Here we have provided the priorities as 0,1,3,6,9. So, method having 0 as priority is executed first and then method having priority-1 and so on. Here alphabetical order method name won’t be considered as we provided the priorities

Methods with Same Priority:

There may be a chance that methods may contain same priority. In those cases, testng considers the alphabetical order of the method names whose priority is same.

package com.guru.testngannotations;
import org.testng.annotations.Test;

public class TestNG_Priority_Annotations {

    @Test(priority=6)
    public void c_method(){
    System.out.println("I'm in method C");
    }
    @Test(priority=9)
    public void b_method(){
    System.out.println("I'm in method B");
    }
    @Test(priority=6)
    public void a_method(){
    System.out.println("I'm in method A");
    }
    @Test(priority=0)
    public void e_method(){
    System.out.println("I'm in method E");
    }
    @Test(priority=3)
    public void d_method(){
    System.out.println("I'm in method D");
    }

}

Output

I'm in method E 
I'm in method D 
I'm in method A 
I'm in method C 
I'm in method B 

Here ‘e’ and ‘d’ are executed based on their priority values. But the methods ‘a’ and ‘c’ contains the same priority value(6). So, here testng considers the alphabetical order of ‘a’ and ’c’ and executes them accordingly.

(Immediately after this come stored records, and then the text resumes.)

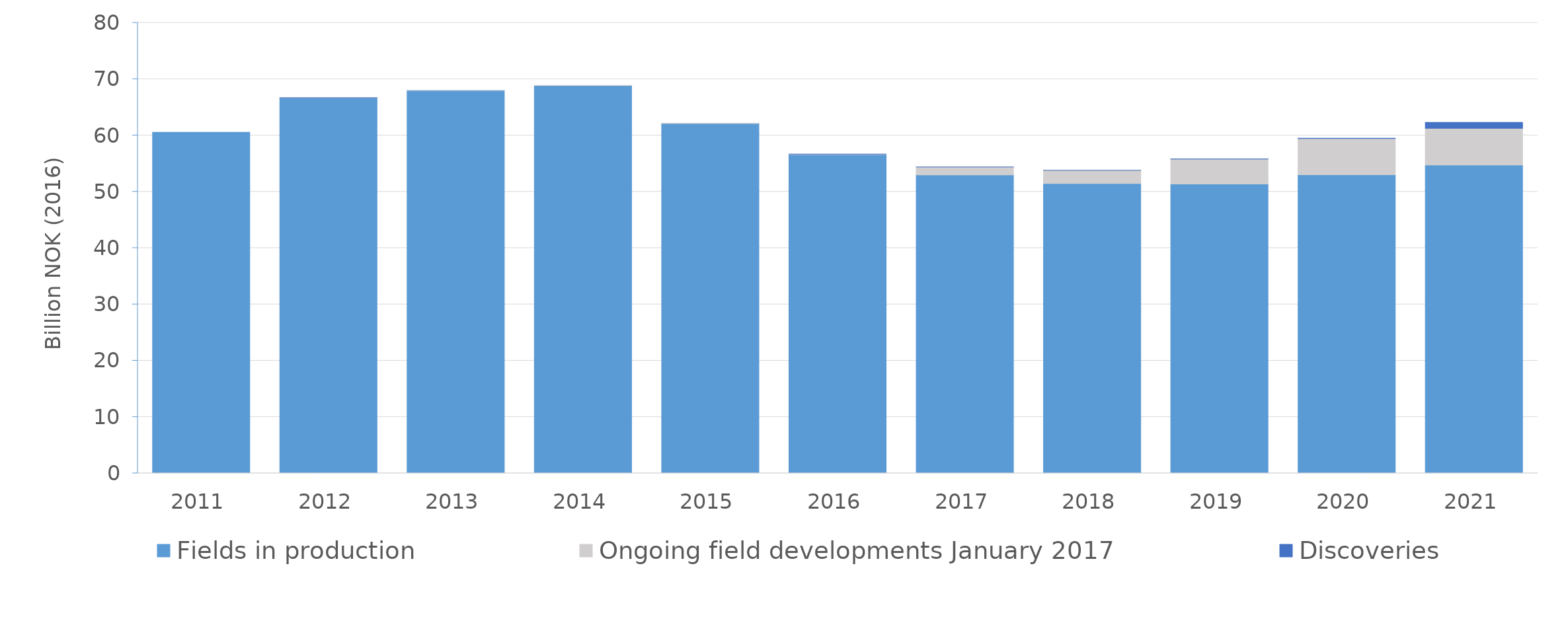
| Category | Fields in production | Ongoing field developments January 2017 | Discoveries |
|---|---|---|---|
| 2011.0 | 60.569 | 0 | 0 |
| 2012.0 | 66.679 | 0.007 | 0.001 |
| 2013.0 | 67.976 | 0.009 | 0 |
| 2014.0 | 68.866 | 0.014 | 0 |
| 2015.0 | 62.1 | 0.033 | 0 |
| 2016.0 | 56.592 | 0.092 | 0.003 |
| 2017.0 | 52.98 | 1.42 | 0.003 |
| 2018.0 | 51.473 | 2.332 | 0.01 |
| 2019.0 | 51.373 | 4.44 | 0.018 |
| 2020.0 | 53.032 | 6.415 | 0.044 |
| 2021.0 | 54.763 | 6.491 | 1.051 |

Combining both prioritized(having same priority) and non-prioritized methods:

In this case, we’ll cover two cases in one testng class.

  1. Methods having same priority value.
  2. More than one non-prioritized methods.
package com.guru.testngannotations;

import org.testng.annotations.Test;

public class TestNG_Priority_Annotations {

	@Test()
	public void c_method(){
		System.out.println("I'm in method C");
	}
	@Test()
	public void b_method(){
		System.out.println("I'm in method B");
	}
	@Test(priority=6)
	public void a_method(){
		System.out.println("I'm in method A");
	}
	@Test(priority=0)
	public void e_method(){
		System.out.println("I'm in method E");
	}
	@Test(priority=6)
	public void d_method(){
		System.out.println("I'm in method D");
	}
}

Output:

I'm in method B 
I'm in method C 
I'm in method E 
I'm in method A 
I'm in method D 
PASSED: b_method 
PASSED: c_method 
PASSED: e_method 
PASSED: a_method 
PASSED: d_method

Explanation:

First preference: Non-prioritized methods: ‘c’ and ‘b’: Based on alphabetical order ‘b’ was executed first and then ‘c’.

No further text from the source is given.